The government has also come under pressure from hosting millions of refugees who have fled violence in neighboring Syria and Iraq, and from a series of bloody attacks blamed on Islamic State extremists and Kurdish rebels.
Erdogan was on a seaside vacation when tanks rolled into the streets of Ankara and Istanbul, blocking key bridges. From a cellphone, he delivered a televised address that called for huge crowds to come out and defend Turkey’s democracy — which they did in Ankara, the capital, and in Istanbul, facing off against troops who had blocked key Bosporus bridges that link the city’s Asian and European sides.
Erdogan flew home early Saturday and declared the coup a failure.
“They have pointed the people’s guns against the people. The president, whom 52 percent of the people brought to power, is in charge. This government brought to power by the people is in charge,” he told large crowds after landing at Istanbul’s Ataturk Airport.
Prime Minister Binali Yildirim described the night as “a black mark on Turkish democracy” and said the perpetrators “will receive every punishment they deserve.”
He also said July 15 will be remembered as “a festival for democracy,” the day when those who carried out a coup against the people were hit by a coup themselves.

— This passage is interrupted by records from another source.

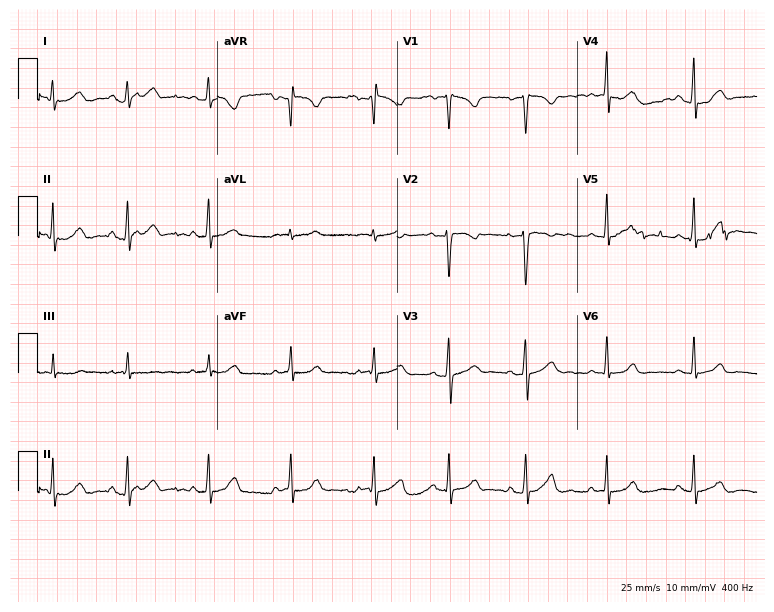
12-lead ECG from a female, 25 years old. Recorded interpretation: within normal limits.
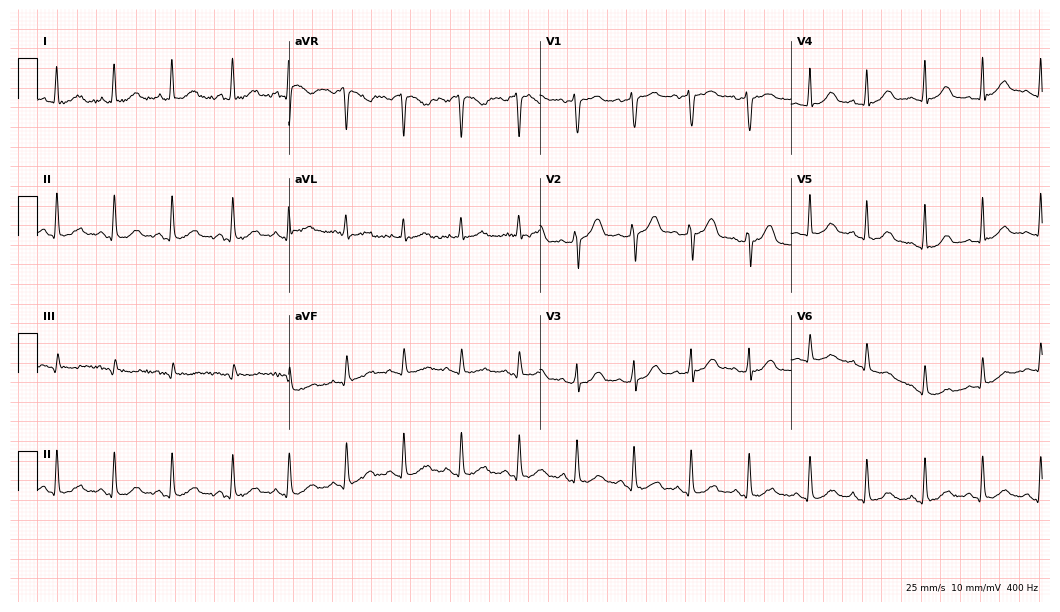
Electrocardiogram, a female patient, 62 years old. Overall reading on record: normal ECG.
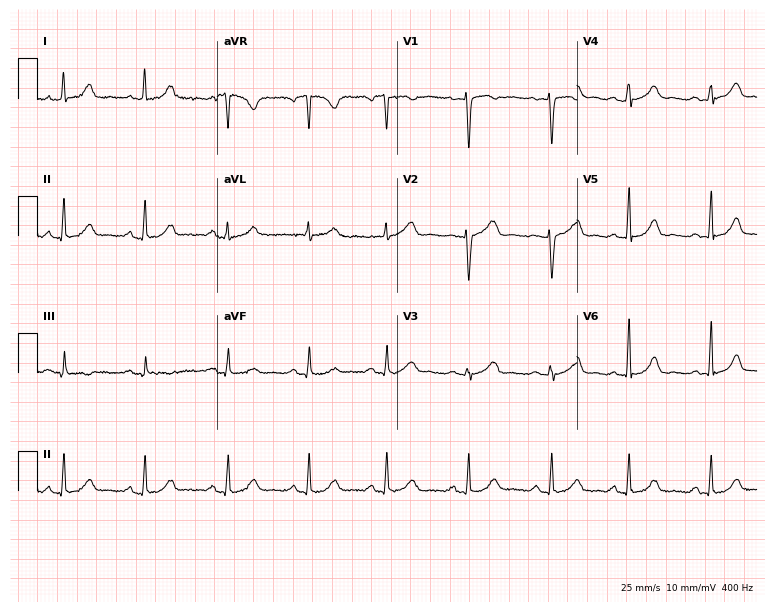
Standard 12-lead ECG recorded from a 50-year-old female patient. Read as a normal ECG.
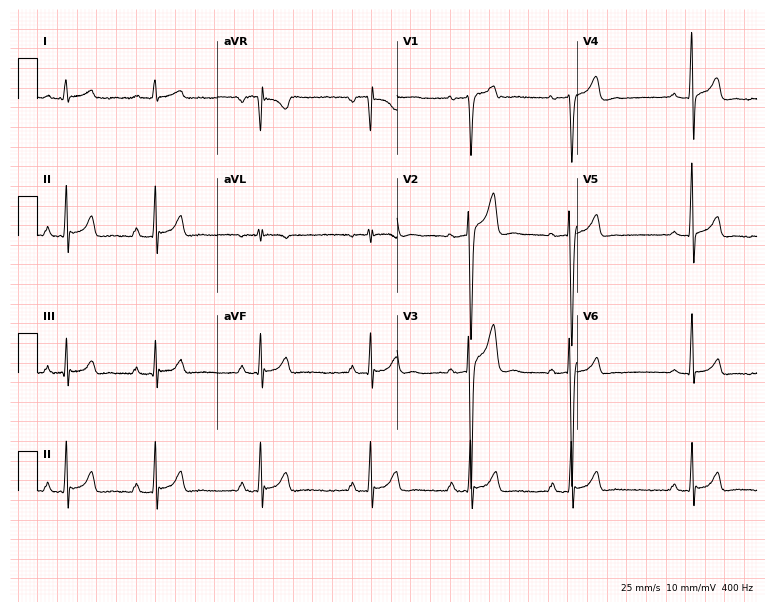
Resting 12-lead electrocardiogram (7.3-second recording at 400 Hz). Patient: a 17-year-old male. Read as a normal ECG.
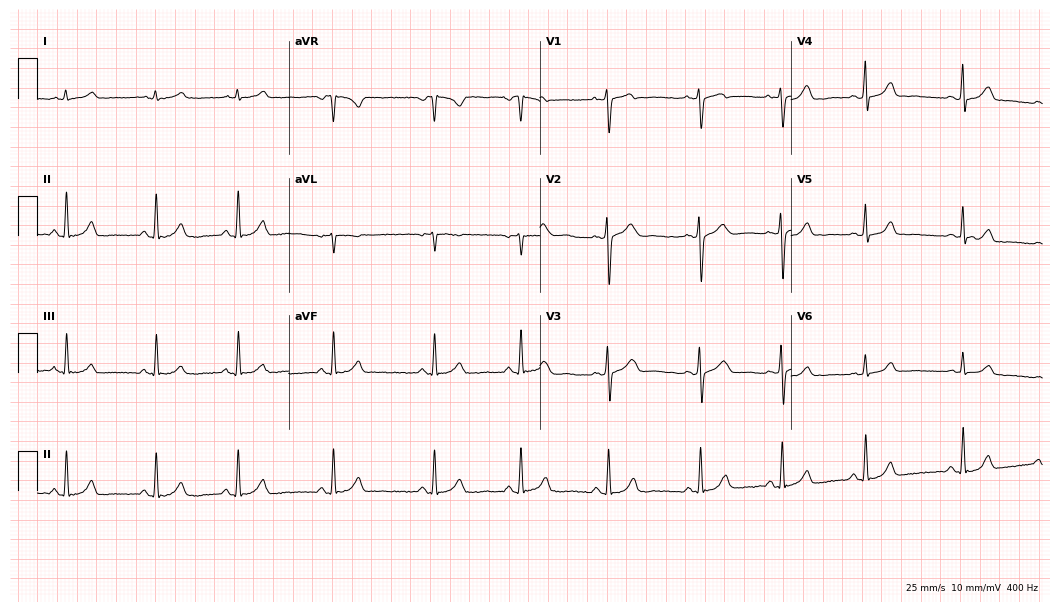
Electrocardiogram, a female patient, 30 years old. Overall reading on record: normal ECG.
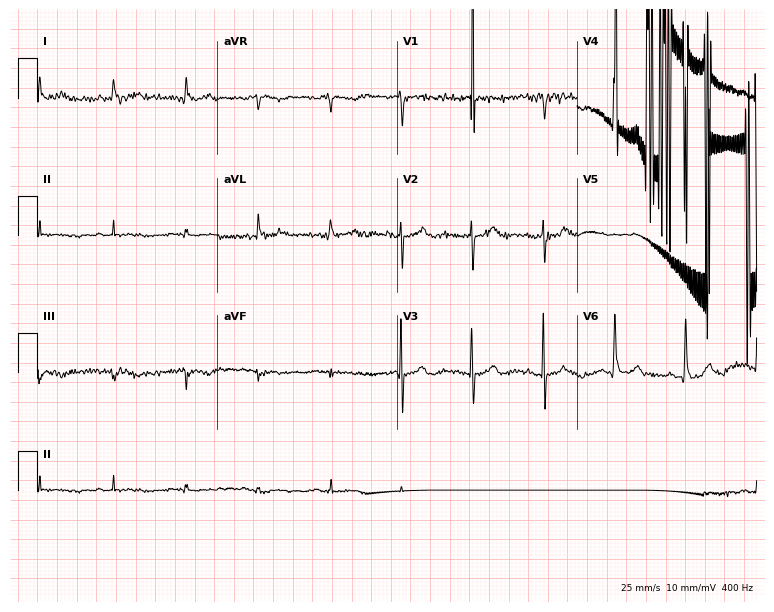
Standard 12-lead ECG recorded from an 85-year-old male (7.3-second recording at 400 Hz). None of these six findings is recorded: first-degree AV block, right bundle branch block (RBBB), left bundle branch block (LBBB), sinus bradycardia, atrial fibrillation (AF), sinus tachycardia.
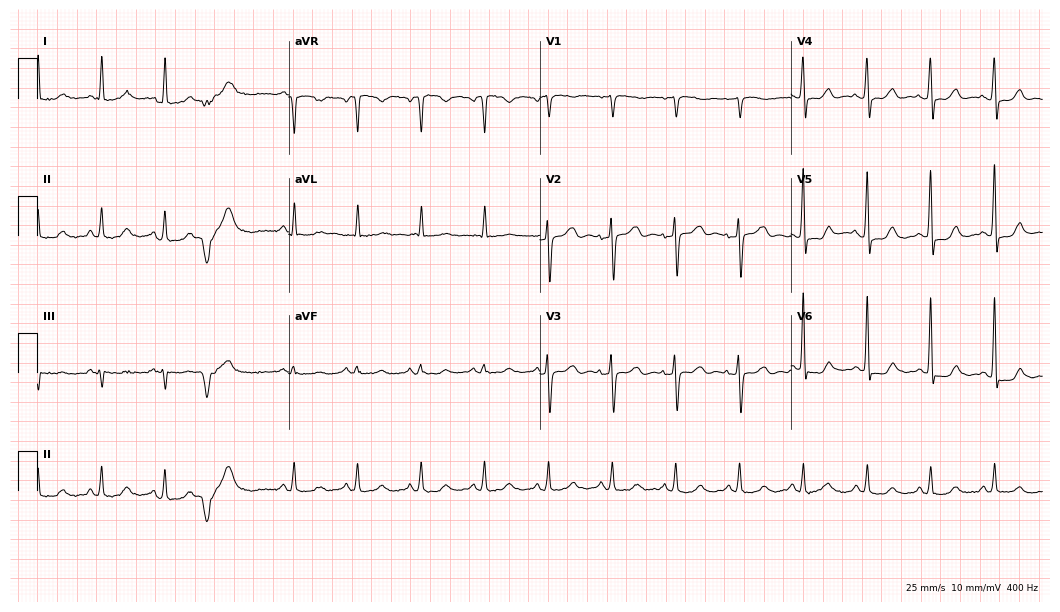
Resting 12-lead electrocardiogram (10.2-second recording at 400 Hz). Patient: a woman, 78 years old. Read as a normal ECG.
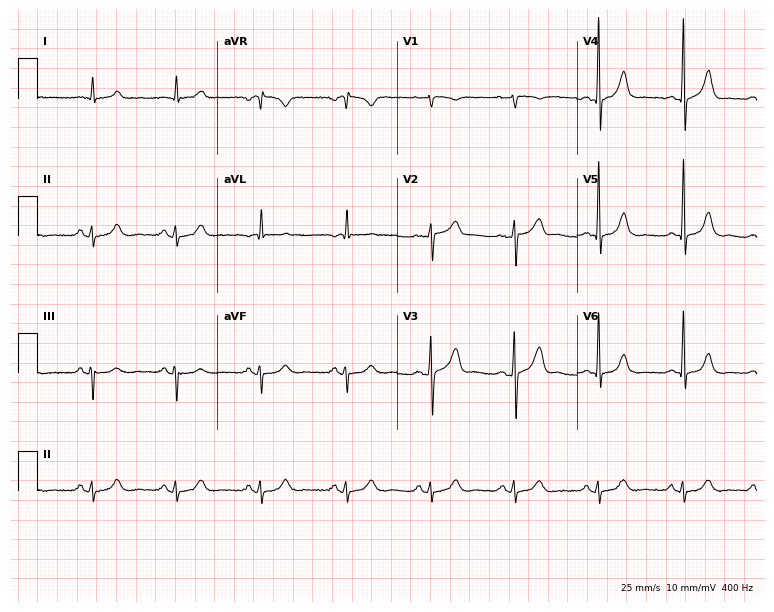
12-lead ECG from a 60-year-old male patient. Recorded interpretation: within normal limits.

Late Saturday, Defense Minister Fikri Isik said state authorities were in full control of all areas in Turkey following the coup attempt but warned that authorities would remain vigilant.
The uprising appears not to have been backed by the most senior ranks of the military, and Turkey’s main opposition parties quickly condemned the attempted overthrow. Gen. Umit Dundar said the plotters were mainly officers from the Air Force, the military police and the armored units.
Turkey’s four main political parties released a joint declaration during an extraordinary parliamentary meeting later Saturday, denouncing the coup attempt and claiming that any moves against the people or parliament will be met with the “with the iron will of the Turkish Grand National Assembly resisting them.”
The statement praised the Turkish nation for its unwavering belief in democracy and lauded citizens for taking to the streets and resisting the coup.